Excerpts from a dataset

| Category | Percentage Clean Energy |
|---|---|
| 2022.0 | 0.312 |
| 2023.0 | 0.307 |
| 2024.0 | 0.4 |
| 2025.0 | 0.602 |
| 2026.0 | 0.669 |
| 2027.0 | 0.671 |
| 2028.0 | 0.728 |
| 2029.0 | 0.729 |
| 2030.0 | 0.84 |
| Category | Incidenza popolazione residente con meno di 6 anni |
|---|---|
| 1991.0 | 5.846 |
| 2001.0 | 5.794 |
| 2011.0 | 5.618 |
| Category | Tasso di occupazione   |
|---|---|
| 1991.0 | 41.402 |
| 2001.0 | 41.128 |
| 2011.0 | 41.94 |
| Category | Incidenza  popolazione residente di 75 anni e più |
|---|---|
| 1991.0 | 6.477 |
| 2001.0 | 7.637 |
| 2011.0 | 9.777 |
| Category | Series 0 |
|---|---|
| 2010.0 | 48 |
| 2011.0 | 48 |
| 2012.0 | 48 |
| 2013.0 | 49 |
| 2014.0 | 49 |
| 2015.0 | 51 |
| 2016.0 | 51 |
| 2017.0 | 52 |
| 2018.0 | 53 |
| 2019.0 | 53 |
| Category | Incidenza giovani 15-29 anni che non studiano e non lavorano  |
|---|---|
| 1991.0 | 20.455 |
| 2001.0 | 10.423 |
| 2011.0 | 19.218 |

#### Assigned task:
Of the lines above, retype only those from the line containing "2028.0 | 0.728 |" through the line containing "anni e più |", including both, exactly.

#### Result of the task:
| 2028.0 | 0.728 |
| 2029.0 | 0.729 |
| 2030.0 | 0.84 |
| Category | Incidenza popolazione residente con meno di 6 anni |
|---|---|
| 1991.0 | 5.846 |
| 2001.0 | 5.794 |
| 2011.0 | 5.618 |
| Category | Tasso di occupazione   |
|---|---|
| 1991.0 | 41.402 |
| 2001.0 | 41.128 |
| 2011.0 | 41.94 |
| Category | Incidenza  popolazione residente di 75 anni e più |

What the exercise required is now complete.